Devils advocate - ML is introspective at some level and certainly can observe (with Spock-like objectivity; almost defining the term) rationality, and take the result of each move and grade it with some degree of confidence as a "good move" or "bad move" [and even contextualize the move: i.e., move : 'e4' ; context : "opening" => evaluation - "great move"]. I agree with your first point though w/r/t heuristics and more importantly pattern recognition which can be used to integrate in more heuristic knowledge in your aggregate 'decision making system' at a way more 'effective' rate (with respect to time, within the domain of the game Go).
One possibility is humans actually have more training time in go to fine tune things than computers so far. 6 hours a day * 300 days * 5-20 years is a lot of training, but multiply that by millions of people who don't all come up with great models.

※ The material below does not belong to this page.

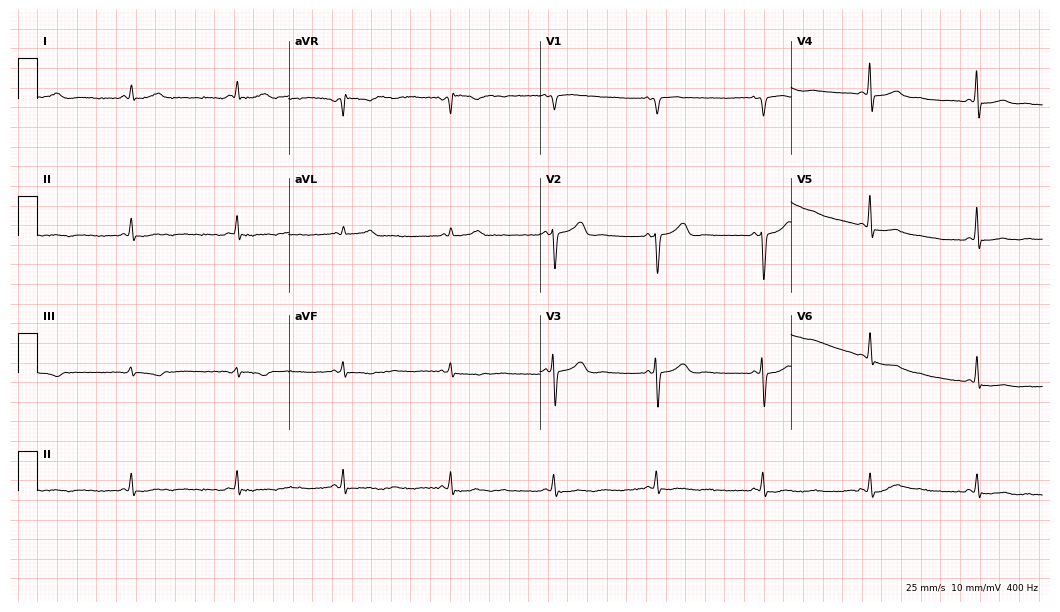
Electrocardiogram, a 45-year-old female. Of the six screened findings (first-degree AV block, right bundle branch block (RBBB), left bundle branch block (LBBB), sinus bradycardia, atrial fibrillation (AF), sinus tachycardia), none is recorded.
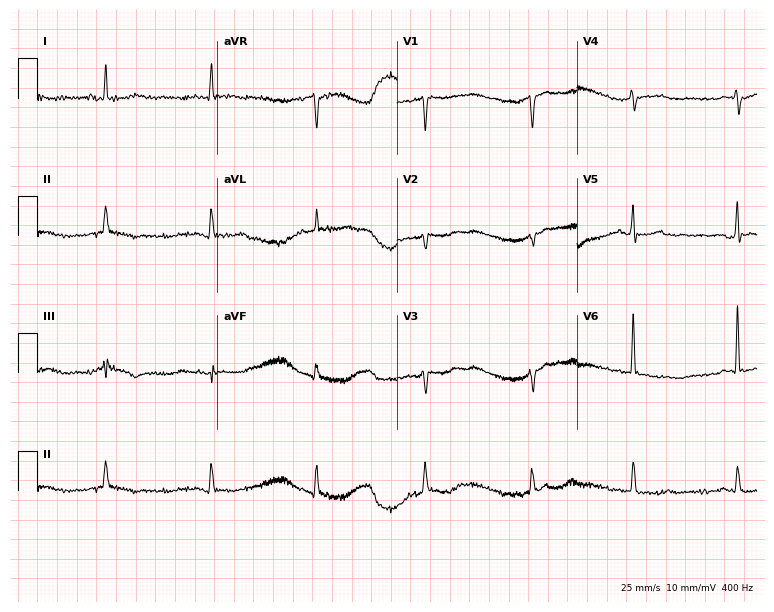
ECG — a female patient, 61 years old. Screened for six findings — first-degree AV block, right bundle branch block (RBBB), left bundle branch block (LBBB), sinus bradycardia, atrial fibrillation (AF), sinus tachycardia — none is recorded. Findings outside these six are not listed.

The idea being people with better heuristics end up as better players adding. So, more people effectivly adds more training time backing up the best models.

PS: This also means each player is using a different algorithm while playing.

Sure, but there are a lot of them, they involve several layers of metaheuristics to balance different approaches, and nobody has been able to automatically grow something which matches the same success rate as highly trained human heuristic layering.

Which maybe takes some fun out of it, but this does seem to be an area where humans consistently out-perform AI: when local optimizations have to be balanced across many medium to medium-large optimization criteria as well. Similar things happen in language, at least metaphorically.